*** DATA SUPPLIED ***
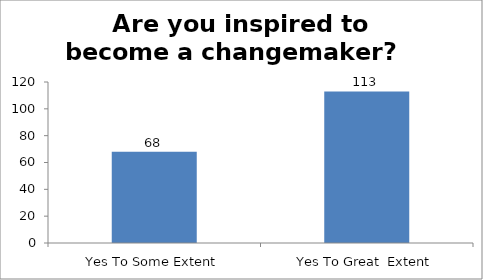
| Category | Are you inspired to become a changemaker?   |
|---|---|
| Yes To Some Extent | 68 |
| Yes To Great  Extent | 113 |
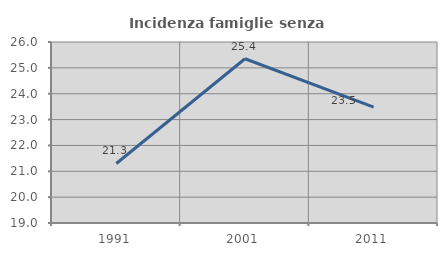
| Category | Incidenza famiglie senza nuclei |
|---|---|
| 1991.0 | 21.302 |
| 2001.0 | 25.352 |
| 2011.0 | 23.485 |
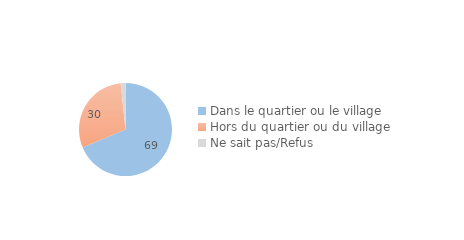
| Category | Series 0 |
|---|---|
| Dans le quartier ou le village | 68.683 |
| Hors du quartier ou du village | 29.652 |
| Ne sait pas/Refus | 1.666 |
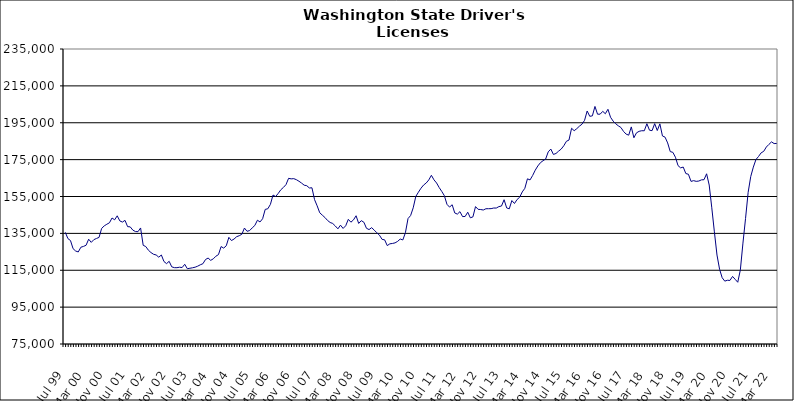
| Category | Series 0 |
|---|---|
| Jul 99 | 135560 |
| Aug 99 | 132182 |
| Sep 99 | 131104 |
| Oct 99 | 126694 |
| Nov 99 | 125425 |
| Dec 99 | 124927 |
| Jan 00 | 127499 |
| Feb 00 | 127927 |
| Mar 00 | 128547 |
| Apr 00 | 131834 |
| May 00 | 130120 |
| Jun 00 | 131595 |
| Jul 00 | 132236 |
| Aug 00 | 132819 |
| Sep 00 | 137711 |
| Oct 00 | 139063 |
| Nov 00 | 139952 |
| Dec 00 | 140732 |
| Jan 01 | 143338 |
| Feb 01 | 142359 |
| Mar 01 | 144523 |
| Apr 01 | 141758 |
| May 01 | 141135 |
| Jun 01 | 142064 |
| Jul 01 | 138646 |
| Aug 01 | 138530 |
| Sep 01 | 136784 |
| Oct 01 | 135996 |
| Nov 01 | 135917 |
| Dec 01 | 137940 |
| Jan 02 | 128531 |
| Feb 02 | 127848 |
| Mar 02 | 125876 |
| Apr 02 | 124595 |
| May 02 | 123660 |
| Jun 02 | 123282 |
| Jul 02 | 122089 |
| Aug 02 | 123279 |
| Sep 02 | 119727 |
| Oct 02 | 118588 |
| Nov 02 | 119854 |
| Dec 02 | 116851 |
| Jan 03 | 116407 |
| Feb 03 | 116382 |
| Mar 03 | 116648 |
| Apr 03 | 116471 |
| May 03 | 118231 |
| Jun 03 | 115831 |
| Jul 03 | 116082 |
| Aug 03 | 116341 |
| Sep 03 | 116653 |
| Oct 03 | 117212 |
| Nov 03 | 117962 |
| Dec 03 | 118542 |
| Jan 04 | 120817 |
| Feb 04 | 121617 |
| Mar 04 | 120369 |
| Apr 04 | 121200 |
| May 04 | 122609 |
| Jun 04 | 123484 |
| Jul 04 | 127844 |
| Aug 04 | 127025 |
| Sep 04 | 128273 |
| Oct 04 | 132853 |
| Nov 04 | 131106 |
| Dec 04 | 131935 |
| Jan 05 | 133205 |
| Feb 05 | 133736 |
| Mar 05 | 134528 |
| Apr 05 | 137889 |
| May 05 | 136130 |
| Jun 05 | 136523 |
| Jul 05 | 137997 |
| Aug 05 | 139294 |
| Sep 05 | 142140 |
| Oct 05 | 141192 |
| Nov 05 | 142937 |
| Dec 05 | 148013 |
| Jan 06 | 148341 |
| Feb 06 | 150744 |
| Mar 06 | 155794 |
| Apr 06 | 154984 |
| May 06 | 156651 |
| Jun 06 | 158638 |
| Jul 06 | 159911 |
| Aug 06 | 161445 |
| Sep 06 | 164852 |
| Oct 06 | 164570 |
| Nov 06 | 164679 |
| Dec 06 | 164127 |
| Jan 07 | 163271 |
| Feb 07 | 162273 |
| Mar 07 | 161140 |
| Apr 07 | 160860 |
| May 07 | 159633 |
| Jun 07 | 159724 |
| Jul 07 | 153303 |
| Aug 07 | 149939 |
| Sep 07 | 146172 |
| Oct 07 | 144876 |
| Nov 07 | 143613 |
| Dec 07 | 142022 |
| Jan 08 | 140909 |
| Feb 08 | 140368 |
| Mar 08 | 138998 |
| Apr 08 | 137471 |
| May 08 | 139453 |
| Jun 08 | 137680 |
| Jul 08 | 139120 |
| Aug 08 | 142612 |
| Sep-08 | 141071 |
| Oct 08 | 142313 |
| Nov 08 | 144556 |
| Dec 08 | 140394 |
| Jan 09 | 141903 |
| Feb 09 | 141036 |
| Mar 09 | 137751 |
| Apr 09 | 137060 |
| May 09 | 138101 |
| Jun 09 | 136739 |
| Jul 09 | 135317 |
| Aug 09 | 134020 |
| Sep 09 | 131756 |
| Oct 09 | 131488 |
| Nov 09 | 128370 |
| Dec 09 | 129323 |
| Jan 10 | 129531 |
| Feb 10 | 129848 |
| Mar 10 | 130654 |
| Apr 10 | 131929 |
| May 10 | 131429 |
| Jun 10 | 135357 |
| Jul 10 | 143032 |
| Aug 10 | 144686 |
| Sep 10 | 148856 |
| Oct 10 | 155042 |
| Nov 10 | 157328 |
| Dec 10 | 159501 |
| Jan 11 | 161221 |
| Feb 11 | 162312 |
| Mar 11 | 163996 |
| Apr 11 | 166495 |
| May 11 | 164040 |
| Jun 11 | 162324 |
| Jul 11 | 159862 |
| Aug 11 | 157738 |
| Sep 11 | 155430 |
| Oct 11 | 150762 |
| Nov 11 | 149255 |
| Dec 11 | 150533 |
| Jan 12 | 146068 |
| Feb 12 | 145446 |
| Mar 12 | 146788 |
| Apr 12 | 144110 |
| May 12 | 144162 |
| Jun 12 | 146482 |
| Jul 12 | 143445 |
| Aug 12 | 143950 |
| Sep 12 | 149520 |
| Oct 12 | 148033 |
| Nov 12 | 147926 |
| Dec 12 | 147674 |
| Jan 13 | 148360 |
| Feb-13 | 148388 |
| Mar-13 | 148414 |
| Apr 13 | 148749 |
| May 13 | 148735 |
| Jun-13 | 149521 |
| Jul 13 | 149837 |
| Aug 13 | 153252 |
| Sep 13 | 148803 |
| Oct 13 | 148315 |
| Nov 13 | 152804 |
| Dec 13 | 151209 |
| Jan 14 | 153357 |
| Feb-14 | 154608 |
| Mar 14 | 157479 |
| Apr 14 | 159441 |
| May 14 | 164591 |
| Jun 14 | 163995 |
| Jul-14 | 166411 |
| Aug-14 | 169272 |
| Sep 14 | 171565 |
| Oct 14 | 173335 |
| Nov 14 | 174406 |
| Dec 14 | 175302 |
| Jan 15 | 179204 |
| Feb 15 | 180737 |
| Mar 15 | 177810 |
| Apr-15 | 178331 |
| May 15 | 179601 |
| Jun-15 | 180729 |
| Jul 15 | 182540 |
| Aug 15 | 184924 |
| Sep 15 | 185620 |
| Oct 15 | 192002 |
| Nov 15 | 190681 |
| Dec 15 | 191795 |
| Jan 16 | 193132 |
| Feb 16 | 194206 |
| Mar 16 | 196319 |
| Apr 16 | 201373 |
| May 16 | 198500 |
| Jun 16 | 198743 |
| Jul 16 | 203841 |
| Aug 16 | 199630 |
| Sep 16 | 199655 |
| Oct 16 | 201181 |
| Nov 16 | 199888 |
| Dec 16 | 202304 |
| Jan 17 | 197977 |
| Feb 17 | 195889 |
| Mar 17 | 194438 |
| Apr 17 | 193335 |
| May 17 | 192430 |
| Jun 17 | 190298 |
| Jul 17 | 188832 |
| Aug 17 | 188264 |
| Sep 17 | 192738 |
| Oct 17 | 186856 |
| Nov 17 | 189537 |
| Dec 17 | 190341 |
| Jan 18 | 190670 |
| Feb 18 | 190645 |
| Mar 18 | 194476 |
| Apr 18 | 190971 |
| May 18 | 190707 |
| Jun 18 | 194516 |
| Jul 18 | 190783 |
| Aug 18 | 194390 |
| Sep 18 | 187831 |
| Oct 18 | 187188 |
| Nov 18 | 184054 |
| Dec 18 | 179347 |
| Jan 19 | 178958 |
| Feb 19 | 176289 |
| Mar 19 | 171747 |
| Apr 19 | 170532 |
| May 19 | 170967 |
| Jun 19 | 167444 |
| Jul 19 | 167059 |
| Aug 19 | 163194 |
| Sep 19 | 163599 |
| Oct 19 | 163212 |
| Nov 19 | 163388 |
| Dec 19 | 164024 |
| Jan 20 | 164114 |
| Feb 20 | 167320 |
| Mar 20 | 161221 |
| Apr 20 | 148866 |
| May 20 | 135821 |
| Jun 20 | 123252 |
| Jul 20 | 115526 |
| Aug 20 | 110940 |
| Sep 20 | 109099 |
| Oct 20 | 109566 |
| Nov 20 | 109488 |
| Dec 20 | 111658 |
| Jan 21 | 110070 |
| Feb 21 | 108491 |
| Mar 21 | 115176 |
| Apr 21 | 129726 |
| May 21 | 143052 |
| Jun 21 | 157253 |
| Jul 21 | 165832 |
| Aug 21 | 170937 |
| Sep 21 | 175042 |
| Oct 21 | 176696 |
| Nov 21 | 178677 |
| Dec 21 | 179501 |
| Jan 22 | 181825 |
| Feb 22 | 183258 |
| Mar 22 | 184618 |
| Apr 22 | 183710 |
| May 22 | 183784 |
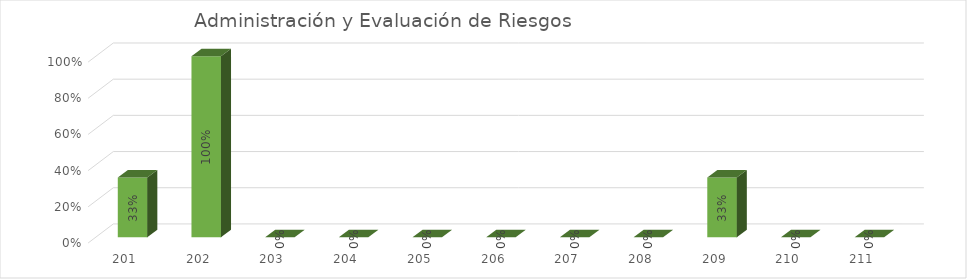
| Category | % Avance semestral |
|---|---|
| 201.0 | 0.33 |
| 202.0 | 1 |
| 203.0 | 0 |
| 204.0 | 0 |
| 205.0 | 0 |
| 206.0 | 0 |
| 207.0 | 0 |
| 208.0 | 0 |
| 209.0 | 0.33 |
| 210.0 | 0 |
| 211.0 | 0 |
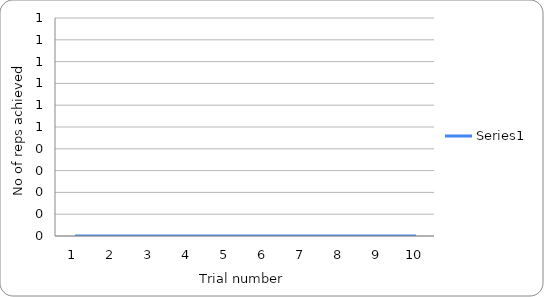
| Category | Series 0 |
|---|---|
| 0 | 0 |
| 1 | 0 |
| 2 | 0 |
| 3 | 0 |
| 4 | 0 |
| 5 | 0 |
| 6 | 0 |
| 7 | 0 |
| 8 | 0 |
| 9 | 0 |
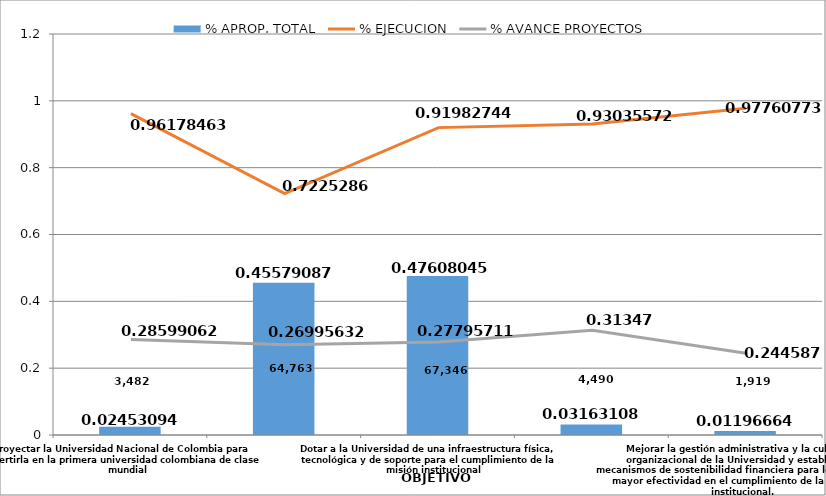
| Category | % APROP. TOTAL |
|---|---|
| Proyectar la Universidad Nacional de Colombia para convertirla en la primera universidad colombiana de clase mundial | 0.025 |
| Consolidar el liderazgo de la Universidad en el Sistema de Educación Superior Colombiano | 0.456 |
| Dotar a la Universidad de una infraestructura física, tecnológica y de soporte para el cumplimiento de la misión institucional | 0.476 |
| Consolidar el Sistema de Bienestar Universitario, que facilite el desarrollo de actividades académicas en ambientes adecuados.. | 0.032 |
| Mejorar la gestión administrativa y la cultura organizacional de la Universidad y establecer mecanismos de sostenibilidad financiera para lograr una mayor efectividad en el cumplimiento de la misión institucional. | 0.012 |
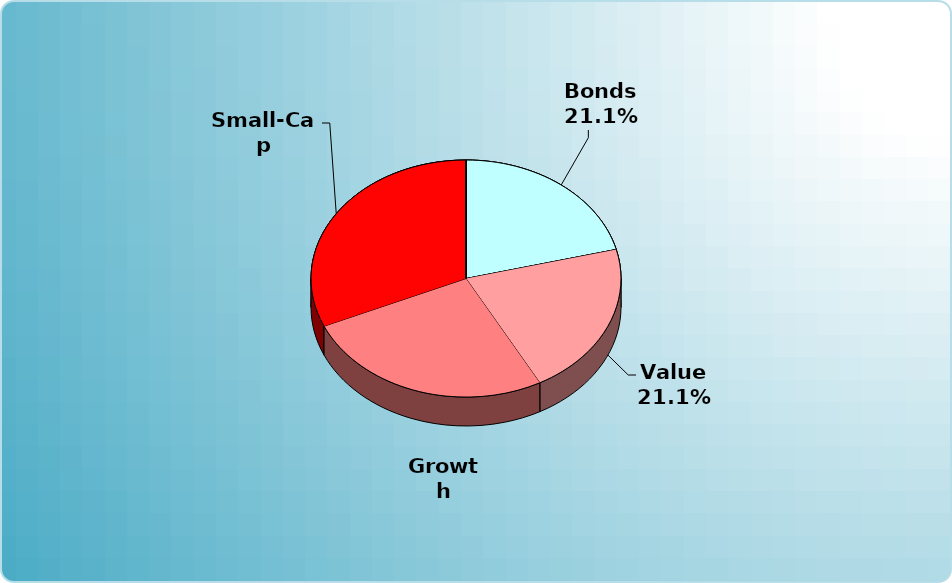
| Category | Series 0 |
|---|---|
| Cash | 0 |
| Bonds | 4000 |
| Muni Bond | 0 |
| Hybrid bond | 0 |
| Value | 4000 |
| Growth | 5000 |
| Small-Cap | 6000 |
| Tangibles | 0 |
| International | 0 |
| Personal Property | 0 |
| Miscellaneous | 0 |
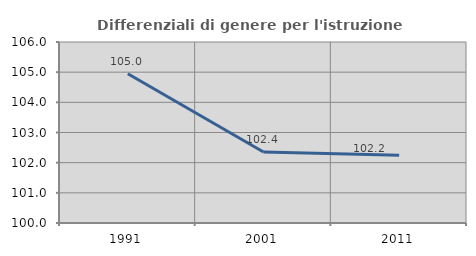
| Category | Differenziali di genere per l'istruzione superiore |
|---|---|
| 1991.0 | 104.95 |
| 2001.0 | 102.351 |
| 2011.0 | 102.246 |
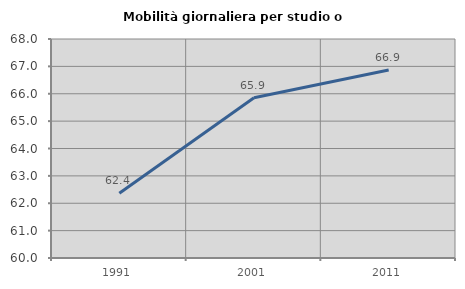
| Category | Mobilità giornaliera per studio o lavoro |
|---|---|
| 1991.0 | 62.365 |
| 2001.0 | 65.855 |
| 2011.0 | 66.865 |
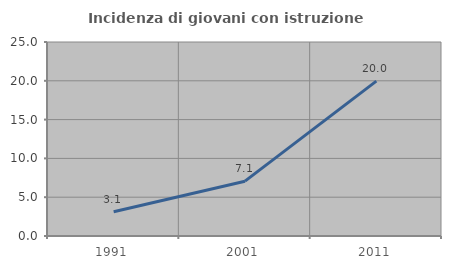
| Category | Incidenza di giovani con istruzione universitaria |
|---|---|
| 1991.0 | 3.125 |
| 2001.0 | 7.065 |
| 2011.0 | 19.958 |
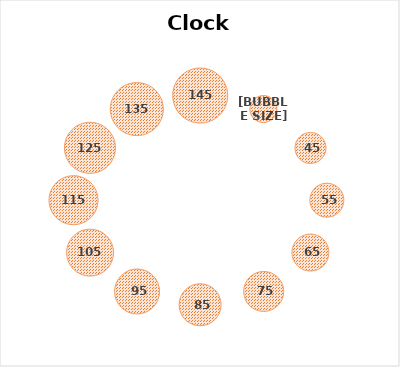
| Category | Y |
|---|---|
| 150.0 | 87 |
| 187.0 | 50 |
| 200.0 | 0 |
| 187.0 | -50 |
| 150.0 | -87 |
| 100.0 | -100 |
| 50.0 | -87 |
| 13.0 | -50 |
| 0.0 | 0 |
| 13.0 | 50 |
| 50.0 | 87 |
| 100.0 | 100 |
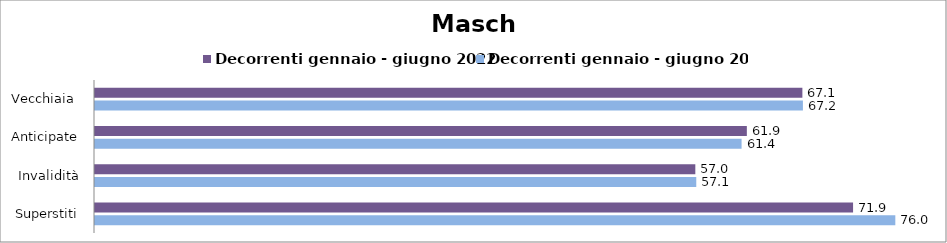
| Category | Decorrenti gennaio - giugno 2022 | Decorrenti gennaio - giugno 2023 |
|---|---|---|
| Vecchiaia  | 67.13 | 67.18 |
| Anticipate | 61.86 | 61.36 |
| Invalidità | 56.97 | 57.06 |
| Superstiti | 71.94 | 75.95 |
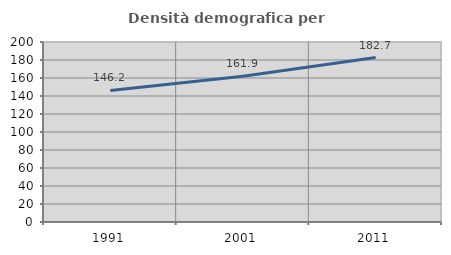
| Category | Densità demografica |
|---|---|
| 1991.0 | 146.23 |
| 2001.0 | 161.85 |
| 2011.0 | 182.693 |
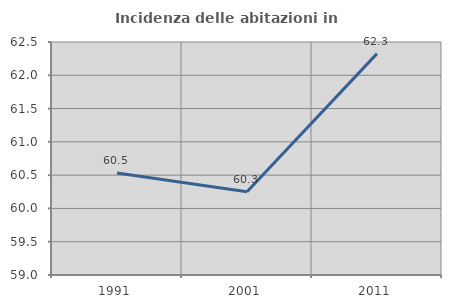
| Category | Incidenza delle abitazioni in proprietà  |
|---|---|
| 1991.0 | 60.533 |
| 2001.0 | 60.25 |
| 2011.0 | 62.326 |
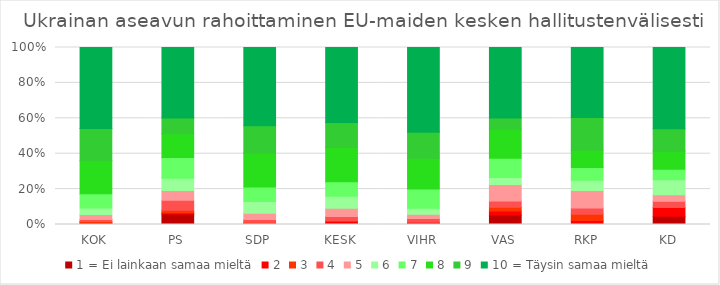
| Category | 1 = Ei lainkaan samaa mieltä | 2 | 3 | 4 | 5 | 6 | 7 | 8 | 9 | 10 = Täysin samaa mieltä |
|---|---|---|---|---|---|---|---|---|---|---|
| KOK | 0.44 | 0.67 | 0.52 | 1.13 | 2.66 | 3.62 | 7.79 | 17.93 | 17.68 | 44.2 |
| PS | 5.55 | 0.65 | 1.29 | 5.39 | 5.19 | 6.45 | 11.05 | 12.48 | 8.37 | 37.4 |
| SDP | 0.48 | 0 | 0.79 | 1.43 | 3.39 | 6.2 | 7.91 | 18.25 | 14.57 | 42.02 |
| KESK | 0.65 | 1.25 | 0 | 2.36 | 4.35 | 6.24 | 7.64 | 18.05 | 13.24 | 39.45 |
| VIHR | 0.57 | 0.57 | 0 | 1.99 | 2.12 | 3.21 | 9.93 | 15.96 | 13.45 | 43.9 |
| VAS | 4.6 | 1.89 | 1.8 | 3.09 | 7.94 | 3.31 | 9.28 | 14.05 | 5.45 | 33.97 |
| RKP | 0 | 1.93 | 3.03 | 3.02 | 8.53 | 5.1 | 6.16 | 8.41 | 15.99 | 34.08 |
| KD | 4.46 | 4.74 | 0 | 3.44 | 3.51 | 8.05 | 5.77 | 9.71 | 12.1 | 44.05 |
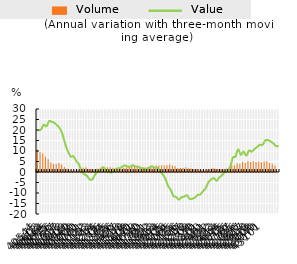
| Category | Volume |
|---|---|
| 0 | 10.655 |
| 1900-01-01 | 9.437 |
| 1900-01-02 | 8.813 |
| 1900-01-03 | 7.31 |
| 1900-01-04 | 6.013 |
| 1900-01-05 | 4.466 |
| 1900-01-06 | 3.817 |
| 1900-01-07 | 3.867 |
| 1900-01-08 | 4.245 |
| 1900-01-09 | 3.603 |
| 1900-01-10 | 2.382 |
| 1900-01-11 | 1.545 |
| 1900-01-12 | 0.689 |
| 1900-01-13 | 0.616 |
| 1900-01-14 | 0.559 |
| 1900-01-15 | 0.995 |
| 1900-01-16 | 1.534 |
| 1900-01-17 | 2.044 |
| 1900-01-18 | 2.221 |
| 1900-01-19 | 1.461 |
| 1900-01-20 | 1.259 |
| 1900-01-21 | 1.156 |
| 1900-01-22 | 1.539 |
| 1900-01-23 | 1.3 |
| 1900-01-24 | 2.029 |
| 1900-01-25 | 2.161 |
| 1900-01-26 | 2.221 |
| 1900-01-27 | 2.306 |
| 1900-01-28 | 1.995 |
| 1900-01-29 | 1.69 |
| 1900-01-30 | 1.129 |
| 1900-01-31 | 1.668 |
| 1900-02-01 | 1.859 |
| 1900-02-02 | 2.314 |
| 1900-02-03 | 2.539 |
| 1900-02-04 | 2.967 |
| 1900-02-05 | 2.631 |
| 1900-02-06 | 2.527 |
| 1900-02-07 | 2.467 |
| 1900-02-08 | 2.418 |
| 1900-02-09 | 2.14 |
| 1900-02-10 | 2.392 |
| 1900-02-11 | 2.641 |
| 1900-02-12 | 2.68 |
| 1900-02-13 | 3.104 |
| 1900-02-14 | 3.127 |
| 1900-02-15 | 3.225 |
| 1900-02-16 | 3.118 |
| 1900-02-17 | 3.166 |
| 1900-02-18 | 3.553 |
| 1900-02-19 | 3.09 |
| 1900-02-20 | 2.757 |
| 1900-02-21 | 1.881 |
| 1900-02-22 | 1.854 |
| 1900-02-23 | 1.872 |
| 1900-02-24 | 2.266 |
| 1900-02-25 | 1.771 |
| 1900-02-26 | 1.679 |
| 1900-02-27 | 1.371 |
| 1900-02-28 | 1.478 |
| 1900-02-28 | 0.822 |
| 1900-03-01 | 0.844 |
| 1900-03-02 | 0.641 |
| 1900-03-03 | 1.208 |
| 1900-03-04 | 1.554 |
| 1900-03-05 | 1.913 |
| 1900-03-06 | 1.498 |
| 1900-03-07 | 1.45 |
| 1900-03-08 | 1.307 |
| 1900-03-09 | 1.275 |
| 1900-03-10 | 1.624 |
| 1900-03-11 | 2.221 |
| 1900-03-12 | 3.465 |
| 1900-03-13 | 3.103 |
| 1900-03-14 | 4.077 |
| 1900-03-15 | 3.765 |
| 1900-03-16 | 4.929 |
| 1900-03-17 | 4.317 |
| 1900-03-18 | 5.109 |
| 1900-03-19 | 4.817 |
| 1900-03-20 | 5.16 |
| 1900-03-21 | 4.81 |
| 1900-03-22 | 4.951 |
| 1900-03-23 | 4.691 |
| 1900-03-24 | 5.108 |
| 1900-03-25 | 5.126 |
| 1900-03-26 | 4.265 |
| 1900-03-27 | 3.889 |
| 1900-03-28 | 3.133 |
*** End of DATA SUPPLIED ***
■ **WORK ORDER**:
Among the entries above, locate the lines containing "02 | 127848 |" and "07 | 163271 |", and transcribe exactly those two lines and all lines between.

■ **EXERCISE RESULT**:
| Feb 02 | 127848 |
| Mar 02 | 125876 |
| Apr 02 | 124595 |
| May 02 | 123660 |
| Jun 02 | 123282 |
| Jul 02 | 122089 |
| Aug 02 | 123279 |
| Sep 02 | 119727 |
| Oct 02 | 118588 |
| Nov 02 | 119854 |
| Dec 02 | 116851 |
| Jan 03 | 116407 |
| Feb 03 | 116382 |
| Mar 03 | 116648 |
| Apr 03 | 116471 |
| May 03 | 118231 |
| Jun 03 | 115831 |
| Jul 03 | 116082 |
| Aug 03 | 116341 |
| Sep 03 | 116653 |
| Oct 03 | 117212 |
| Nov 03 | 117962 |
| Dec 03 | 118542 |
| Jan 04 | 120817 |
| Feb 04 | 121617 |
| Mar 04 | 120369 |
| Apr 04 | 121200 |
| May 04 | 122609 |
| Jun 04 | 123484 |
| Jul 04 | 127844 |
| Aug 04 | 127025 |
| Sep 04 | 128273 |
| Oct 04 | 132853 |
| Nov 04 | 131106 |
| Dec 04 | 131935 |
| Jan 05 | 133205 |
| Feb 05 | 133736 |
| Mar 05 | 134528 |
| Apr 05 | 137889 |
| May 05 | 136130 |
| Jun 05 | 136523 |
| Jul 05 | 137997 |
| Aug 05 | 139294 |
| Sep 05 | 142140 |
| Oct 05 | 141192 |
| Nov 05 | 142937 |
| Dec 05 | 148013 |
| Jan 06 | 148341 |
| Feb 06 | 150744 |
| Mar 06 | 155794 |
| Apr 06 | 154984 |
| May 06 | 156651 |
| Jun 06 | 158638 |
| Jul 06 | 159911 |
| Aug 06 | 161445 |
| Sep 06 | 164852 |
| Oct 06 | 164570 |
| Nov 06 | 164679 |
| Dec 06 | 164127 |
| Jan 07 | 163271 |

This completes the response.